# **Импорт библиотек**



In [None]:
import spacy
nlp = spacy.load("en_core_web_sm")

In [None]:
from spacy.tokenizer import Tokenizer
from spacy.util import compile_infix_regex
import re

In [None]:
import re
from transformers import BertTokenizer, BertModel
import torch
from sklearn.decomposition import PCA

In [None]:
from sklearn.decomposition import TruncatedSVD

import torch
from transformers import BertTokenizer, BertModel

tokenizer = BertTokenizer.from_pretrained('bert-base-uncased')
model = BertModel.from_pretrained('bert-base-uncased', output_hidden_states=True)

In [None]:
import networkx as nx

In [None]:
import matplotlib.pyplot as plt

In [None]:
import numpy as np
from sklearn.metrics.pairwise import cosine_similarity

# **Инициализация функций**

In [None]:
# лемматизация
def lemma(word):
    doc = nlp(word)

    l = doc[0].lemma_
    return l

In [None]:
# удаление одиночных вершин
def remove_isolated_nodes(graph):
    isolated_nodes = [node for node in graph.nodes() if graph.degree(node) == 0]
    graph.remove_nodes_from(isolated_nodes)

In [None]:
# поиск нужного эмбеддинга
def find_embedding(word, bert_text):
    for elem in bert_text:
      if elem[0] == word:
        return elem[1]

    return None

In [None]:
# получение bert-эмбеддинга для каждого предложения
def get_bert_vectors(text):

  marked_text = "[CLS] " + text + " [SEP]"
  tokenized_text = tokenizer.tokenize(marked_text)
  indexed_tokens = tokenizer.convert_tokens_to_ids(tokenized_text)
  segments_ids = [1] * len(tokenized_text)
  tokens_tensor = torch.tensor([indexed_tokens])
  segments_tensors = torch.tensor([segments_ids])

  with torch.no_grad():
      outputs = model(tokens_tensor, segments_tensors)
      hidden_states = outputs[2]

  token_embeddings = torch.stack(hidden_states, dim=0)
  token_embeddings = torch.squeeze(token_embeddings, dim=1)
  token_embeddings = token_embeddings.permute(1, 0, 2)

  token_vecs_sum = []

  for token in token_embeddings:
      sum_vec = torch.sum(token[-4:], dim=0)
      token_vecs_sum.append(sum_vec)

  word_vectors = []
  current_word = ""
  current_vector = None

  for i, token_str in enumerate(tokenized_text):
      if token_str.startswith("##"):
          if current_vector is None:
              current_vector = token_vecs_sum[i]
              current_word = token_str
          else:
              current_vector += token_vecs_sum[i]
              current_word += token_str[2:]
      else:
          if current_vector is not None:
              word_vectors.append((current_word, current_vector.numpy()))
          current_word = token_str
          current_vector = token_vecs_sum[i]
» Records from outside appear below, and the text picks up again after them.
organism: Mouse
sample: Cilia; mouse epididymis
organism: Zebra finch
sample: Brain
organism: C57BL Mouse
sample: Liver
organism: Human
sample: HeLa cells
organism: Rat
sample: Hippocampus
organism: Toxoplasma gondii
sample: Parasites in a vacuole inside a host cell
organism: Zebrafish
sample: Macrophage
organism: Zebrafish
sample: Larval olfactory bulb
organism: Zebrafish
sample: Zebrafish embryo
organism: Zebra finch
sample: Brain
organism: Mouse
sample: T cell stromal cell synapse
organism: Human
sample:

  if current_vector is not None:
      word_vectors.append((current_word, current_vector.numpy()))

  return word_vectors[1:-1]

In [None]:
# создание графа униграмм
def create_dependency_graph(sentence):
    doc = nlp(sentence)

    G = nx.DiGraph()
    verb_noun_dict = {}
    embeddings = {}

    for sent in doc.sents:
      embs = get_bert_vectors(sent.text)

      for token in sent:
          if token.pos_ == 'VERB':
              verb = (token.text, token.i)
              if verb not in verb_noun_dict:
                  verb_noun_dict[verb] = set()

              for child in token.children:
                  if child.pos_ == 'NOUN' and child.text.isalpha():
                      noun = (child.text, child.i)
                      embeddings[noun] = find_embedding(noun[0], embs)
                      verb_noun_dict[verb].add(noun)
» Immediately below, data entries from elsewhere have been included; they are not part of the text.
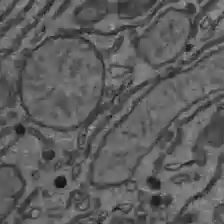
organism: C57BL Mouse
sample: Liver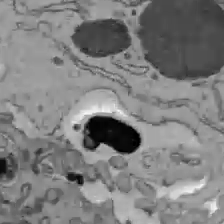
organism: C57BL Mouse
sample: Liver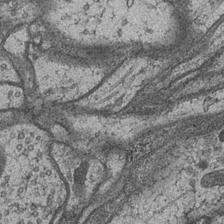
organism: Drosophila
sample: Optic medulla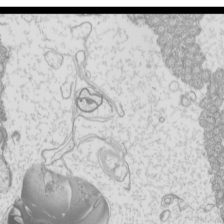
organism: Mouse
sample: Cilia; mouse epididymis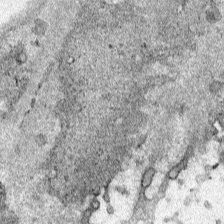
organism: Human
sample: Mitochondria in HCT116 cells

    for verb, nouns in verb_noun_dict.items():
        for noun1 in nouns:
              G.add_node(noun1)
              for noun2 in nouns:
                    if noun1 != noun2:
                        G.add_node(noun2)
                        if noun1[1] < noun2[1]:
                          G.add_edge(noun1, noun2, label=verb[0])
                        else:
                          G.add_edge(noun2, noun1, label=verb[0])

    return G, embeddings

In [None]:
# создание графа биграмм
def create_dependency_graph_bi(sentence):
    doc = nlp(sentence)

    G = nx.DiGraph()
    verb_bigram_dict = {}
    embeddings = {}

    for sent in doc.sents:

      embs = get_bert_vectors(sent.text)

      for token in sent:
          if token.pos_ == 'VERB':
              verb = (token.text, token.i)
              if verb not in verb_bigram_dict:
                  verb_bigram_dict[verb] = set()

              for child in token.children:
                  if child.pos_ == 'NOUN' and child.text.isalpha() and len(child.text) > 1:
                      noun = (child.text, child.i)
                      embeddings_noun = find_embedding(noun[0], embs)
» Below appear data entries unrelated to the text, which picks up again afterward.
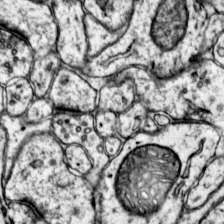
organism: Mouse
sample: Primary visual cortex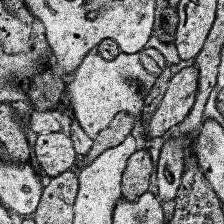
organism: Human
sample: Temporal Lobe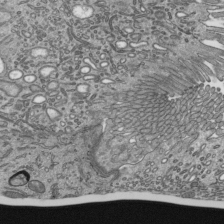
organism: Mouse
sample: Mouse epididymis efferent ductule cilia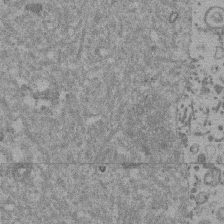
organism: Mouse
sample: Dividing mouse embryo 1 cell stage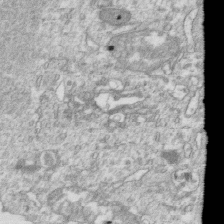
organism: Mouse
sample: Activated OT-1 CD8+ T cells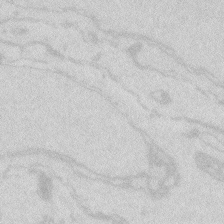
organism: Zebrafish
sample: Macrophage

                      for grandchild in child.children:
                        if grandchild.text.isalpha() and grandchild.pos_ not in ['VERB', 'CONJ', 'DET', 'ADP'] and len(grandchild.text) > 1:
                            dependent_word = (grandchild.text, grandchild.i)
                            embeddings_dependent_word = find_embedding(dependent_word[0], embs)

                            bigram = tuple(sorted([noun, dependent_word], key=lambda x: x[1]))
                            embeddings[bigram] = embeddings_noun + embeddings_dependent_word
                            verb_bigram_dict[verb].add(bigram)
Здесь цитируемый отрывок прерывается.